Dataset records
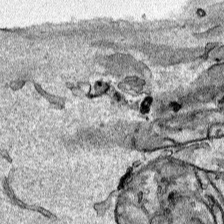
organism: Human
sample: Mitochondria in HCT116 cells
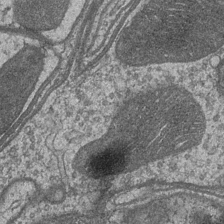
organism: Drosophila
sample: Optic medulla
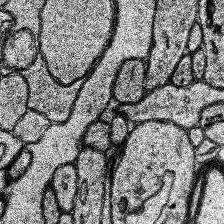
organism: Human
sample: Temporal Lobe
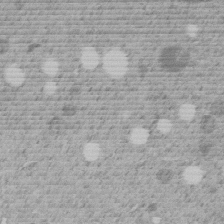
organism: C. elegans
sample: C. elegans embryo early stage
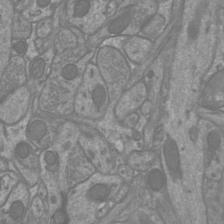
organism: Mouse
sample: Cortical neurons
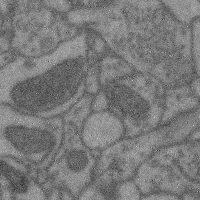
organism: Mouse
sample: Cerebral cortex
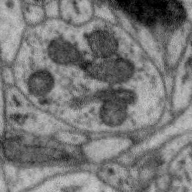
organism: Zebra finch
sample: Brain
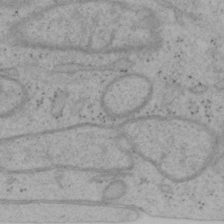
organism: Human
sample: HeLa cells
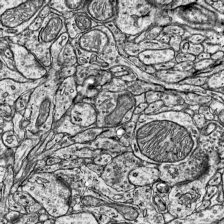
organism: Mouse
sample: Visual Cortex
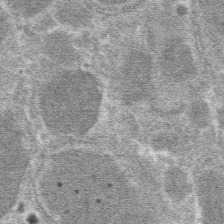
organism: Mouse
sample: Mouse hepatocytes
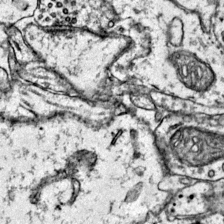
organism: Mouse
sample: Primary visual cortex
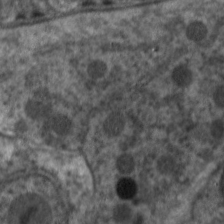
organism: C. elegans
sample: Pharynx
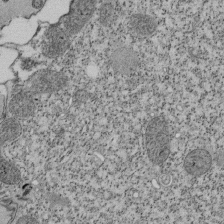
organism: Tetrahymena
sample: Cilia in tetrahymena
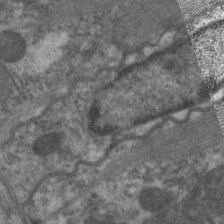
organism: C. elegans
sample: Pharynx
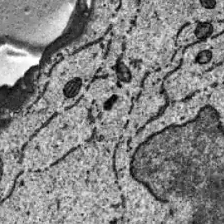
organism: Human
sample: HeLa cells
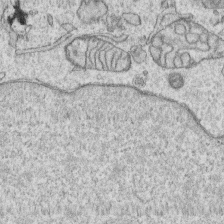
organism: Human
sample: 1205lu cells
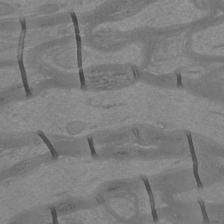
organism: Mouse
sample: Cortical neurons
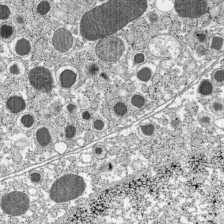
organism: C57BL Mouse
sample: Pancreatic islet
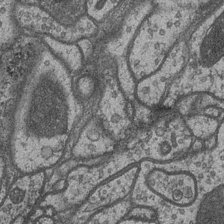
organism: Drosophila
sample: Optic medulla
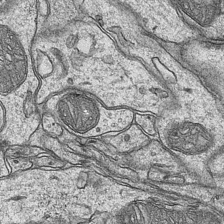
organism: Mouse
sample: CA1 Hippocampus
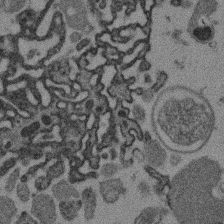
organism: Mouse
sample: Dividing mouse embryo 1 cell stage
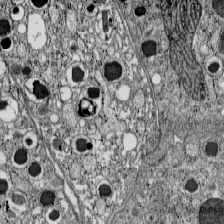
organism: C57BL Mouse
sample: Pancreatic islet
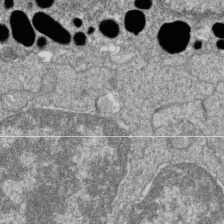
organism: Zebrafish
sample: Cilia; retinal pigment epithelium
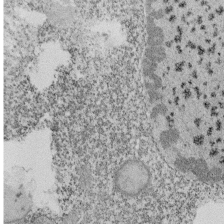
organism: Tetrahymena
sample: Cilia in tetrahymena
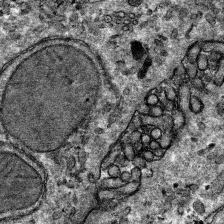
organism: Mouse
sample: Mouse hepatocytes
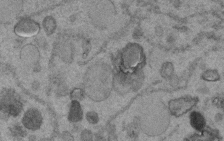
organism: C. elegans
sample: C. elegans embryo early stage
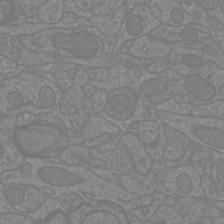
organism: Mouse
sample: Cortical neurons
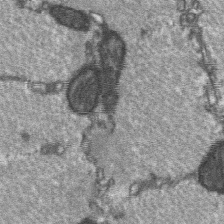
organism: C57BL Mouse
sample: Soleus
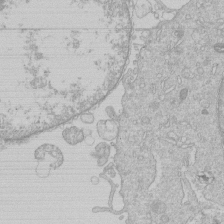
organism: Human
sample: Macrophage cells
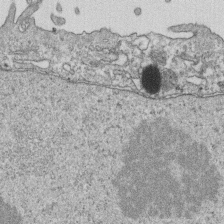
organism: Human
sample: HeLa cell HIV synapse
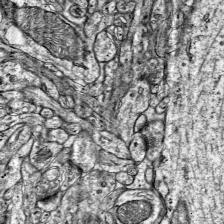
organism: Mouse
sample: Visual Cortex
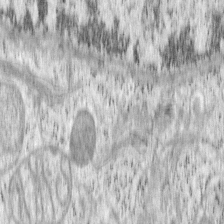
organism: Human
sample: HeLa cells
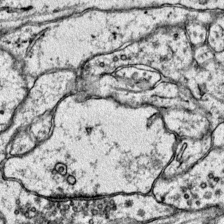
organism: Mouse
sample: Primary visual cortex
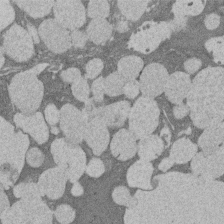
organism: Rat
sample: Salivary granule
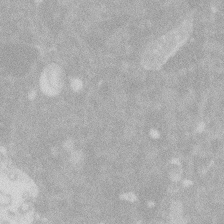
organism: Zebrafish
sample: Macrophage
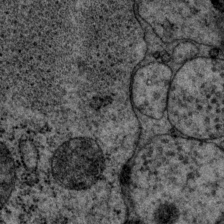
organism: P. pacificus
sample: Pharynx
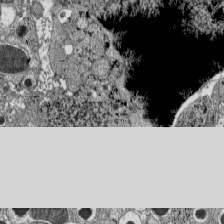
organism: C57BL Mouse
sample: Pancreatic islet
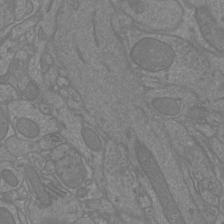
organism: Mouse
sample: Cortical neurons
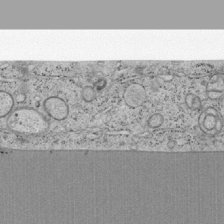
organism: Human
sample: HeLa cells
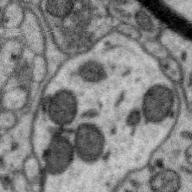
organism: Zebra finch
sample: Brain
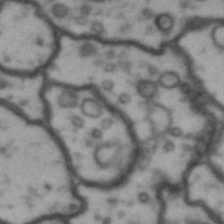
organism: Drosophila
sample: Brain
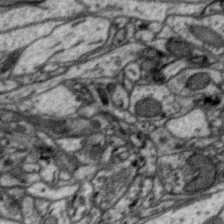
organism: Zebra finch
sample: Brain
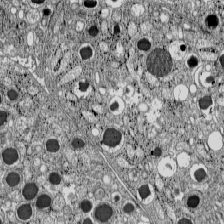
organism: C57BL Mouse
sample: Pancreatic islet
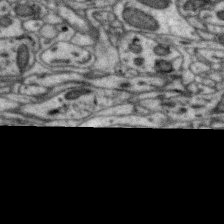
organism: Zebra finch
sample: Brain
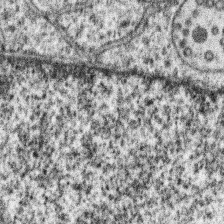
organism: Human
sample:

> [What is being asked]: Restate each entry verbatim and skip every image.

> [Response area]:
organism: Human
sample: Mitochondria in HCT116 cells
organism: Drosophila
sample: Optic medulla
organism: Human
sample: Temporal Lobe
organism: C. elegans
sample: C. elegans embryo early stage
organism: Mouse
sample: Cortical neurons
organism: Mouse
sample: Cerebral cortex
organism: Zebra finch
sample: Brain
organism: Human
sample: HeLa cells
organism: Mouse
sample: Visual Cortex
organism: Mouse
sample: Mouse hepatocytes
organism: Mouse
sample: Primary visual cortex
organism: C. elegans
sample: Pharynx
organism: Tetrahymena
sample: Cilia in tetrahymena
organism: C. elegans
sample: Pharynx
organism: Human
sample: HeLa cells
organism: Human
sample: 1205lu cells
organism: Mouse
sample: Cortical neurons
organism: C57BL Mouse
sample: Pancreatic islet
organism: Drosophila
sample: Optic medulla
organism: Mouse
sample: CA1 Hippocampus
organism: Mouse
sample: Dividing mouse embryo 1 cell stage
organism: C57BL Mouse
sample: Pancreatic islet
organism: Zebrafish
sample: Cilia; retinal pigment epithelium
organism: Tetrahymena
sample: Cilia in tetrahymena
organism: Mouse
sample: Mouse hepatocytes
organism: C. elegans
sample: C. elegans embryo early stage
organism: Mouse
sample: Cortical neurons
organism: C57BL Mouse
sample: Soleus
organism: Human
sample: Macrophage cells
organism: Human
sample: HeLa cell HIV synapse
organism: Mouse
sample: Visual Cortex
organism: Human
sample: HeLa cells
organism: Mouse
sample: Primary visual cortex
organism: Rat
sample: Salivary granule
organism: Zebrafish
sample: Macrophage
organism: P. pacificus
sample: Pharynx
organism: C57BL Mouse
sample: Pancreatic islet
organism: Mouse
sample: Cortical neurons
organism: Human
sample: HeLa cells
organism: Zebra finch
sample: Brain
organism: Drosophila
sample: Brain
organism: Zebra finch
sample: Brain
organism: C57BL Mouse
sample: Pancreatic islet
organism: Zebra finch
sample: Brain
organism: Human
sample:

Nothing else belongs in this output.